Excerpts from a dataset
===============

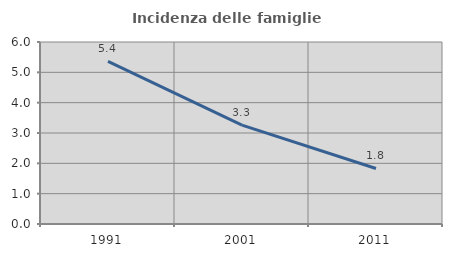
| Category | Incidenza delle famiglie numerose |
|---|---|
| 1991.0 | 5.36 |
| 2001.0 | 3.259 |
| 2011.0 | 1.831 |
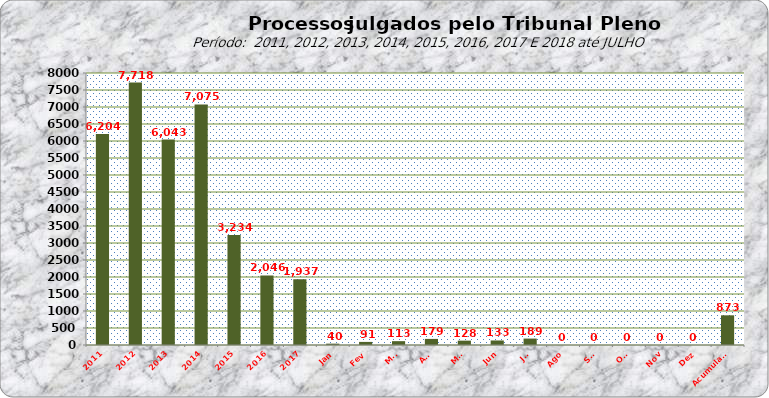
| Category | Series 0 |
|---|---|
| 2011 | 6204 |
| 2012 | 7718 |
| 2013 | 6043 |
| 2014 | 7075 |
| 2015 | 3234 |
| 2016 | 2046 |
| 2017 | 1937 |
| Jan | 40 |
| Fev | 91 |
| Mar | 113 |
| Abr | 179 |
| Mai | 128 |
| Jun | 133 |
| Jul | 189 |
| Ago | 0 |
| Set | 0 |
| Out | 0 |
| Nov | 0 |
| Dez | 0 |
| Acumulado | 873 |

===============

PROMPT
Could you transcribe the records above exactly, leaving out any pictures?

RESPONSE TO THE EXERCISE
| Category | Incidenza delle famiglie numerose |
|---|---|
| 1991.0 | 5.36 |
| 2001.0 | 3.259 |
| 2011.0 | 1.831 |
| Category | Series 0 |
|---|---|
| 2011 | 6204 |
| 2012 | 7718 |
| 2013 | 6043 |
| 2014 | 7075 |
| 2015 | 3234 |
| 2016 | 2046 |
| 2017 | 1937 |
| Jan | 40 |
| Fev | 91 |
| Mar | 113 |
| Abr | 179 |
| Mai | 128 |
| Jun | 133 |
| Jul | 189 |
| Ago | 0 |
| Set | 0 |
| Out | 0 |
| Nov | 0 |
| Dez | 0 |
| Acumulado | 873 |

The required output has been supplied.